Secondly, even though the main aim of this pilot study was to test this methodology and obtain structural data about collagen fibres in the human cervix based on menopausal status and not information about mechanical properties, the implications of the descriptive data obtained cannot be completely elucidated without analysing its mechanical correlation. For this reason, further studies assessing the association between morphological and functional properties of human cervical collagen would be a logical next step.

Given the paucity of studies exploring the relationship between collagen morphology in the human cervix and menopausal status, there is limited data available. However, our observations seem consistent with current evidence that cervical collagen fibres behave like a rope: when collagen fibres are pulled along the axis of its triple helix, as appears to be the case in pelvic organ prolapse, they straighten out, whereas when compressed, they buckle [27].

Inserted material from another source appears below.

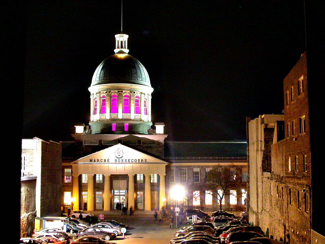 Montréal, Vieux-Montréal, Marché Bonsecours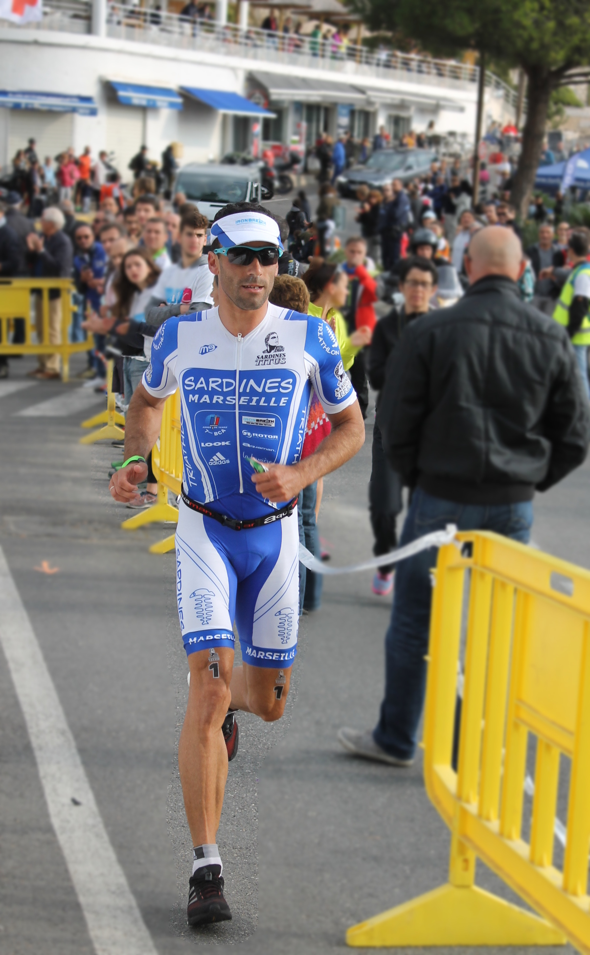 Sylvain Sudrie Triathlon de Cassis 2016

Our observations suggest the existence of some degree of correlation between the alignment of cervical collagen fibres and the tensile response and compliance of the tissue. We hypothesise that a lower degree of cross-linking and alignment in cervical collagen, as seen in premenopausal women, may result in reduced stiffness and increased compliance which are necessary mechanical properties for cervical remodelling in pregnancy. Understandably, the ability of the cervix to efface and dilate in order to enable the birth process is no longer needed in postmenopausal women, and this seems to be reflected in a more organised but less compliant cervical tissue after menopause. Our interpretation would be in keeping with studies carried out by Yoshida et al. who reported that cervical collagen needs to be more disorganised and less cross-linked to allow dilatation during birth [28]. It would also seem to support the work by Gill et al. who found greater stromal autofluorescence attributed to cross-linking molecules in the cervical collagen of postmenopausal women compared to their premenopausal counterparts [29].

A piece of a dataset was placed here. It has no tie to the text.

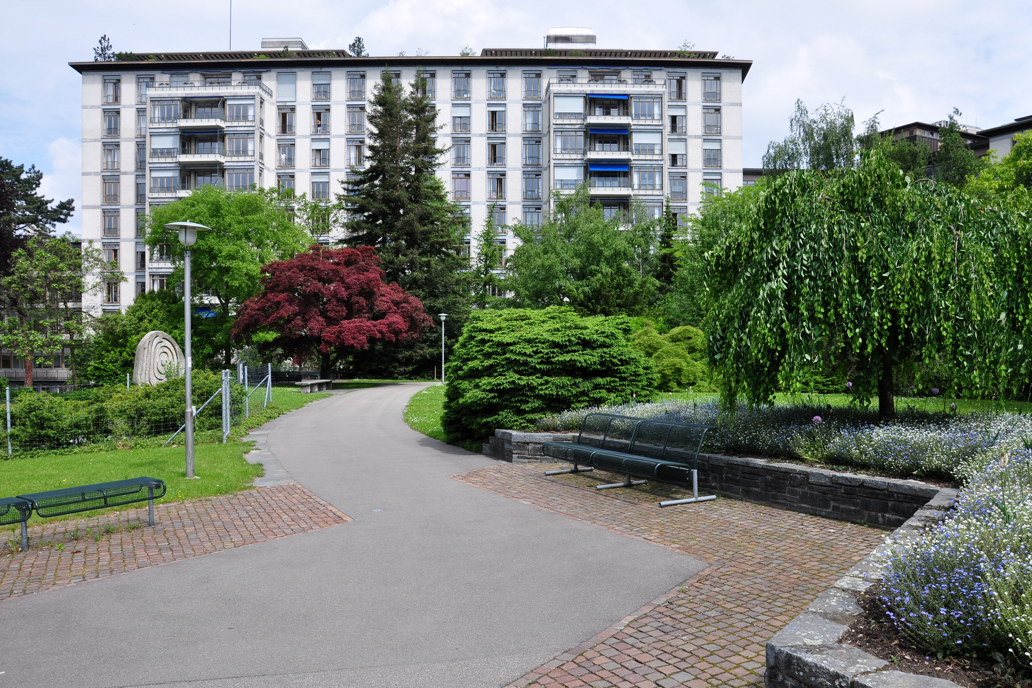 Universitätsspital in Zürich (Switzerland)

Similarly, some authors have studied the impact of menopause on human tendons and fascias which, like the cervix, are also mainly comprised of collagen. The study of the arcus tendineous fasciae pelvis (ATFP), a structure which gives support to the anterior vagina, in both pre- and postmenopausal women, for example, showed that the changes in collagen I, rather than in elastin or in smooth muscle, appear to compromise the tensile strength of the tissue after menopause [30]. Further analysis of tendons in women exposed to low estradiol levels has shown a higher proportion of immature cross-links, relatively higher compliance and lower stiffness when compared to postmenopausal women with no hormonal replacement which supports the hypothesis that oestrogen levels in the bloodstream influence the biomechanical properties of collagen [31, 32].

Finally, our study, with its strengths and limitations, highlights the existing gap in knowledge about the morphology and behaviour of cervical collagen in women and emphasises the need for further and larger studies to explore how collagen alignment is affected by menopause, pregnancy and problems of the pelvic floor such as extensive prolapse of the pelvic organs.

Conclusions

SHG microscopy can be used to visualise collagen and assess the orientation of collagen fibres in the human cervix. Differences in cervical collagen orientation between pre- and postmenopausal women can be easily observed and quantified with SHG using user-friendly imaging tools. This technique suggests that postmenopausal women have an increased alignment of collagen fibres in the cervix compared to their premenopausal counterparts which would result in increased stiffness and reduced compliance of the tissue.

The orientation of collagen fibres is reported to play an essential role during the cervical remodelling process both in normal and preterm labour [11].

Accordingly, developing and perfecting an imaging technique which has the potential to non-destructively monitor and quantify changes in cervical collagen alignment in vivo would be very valuable. Ultimately, we would like to employ this technique to assess cervical remodelling prior to human birth.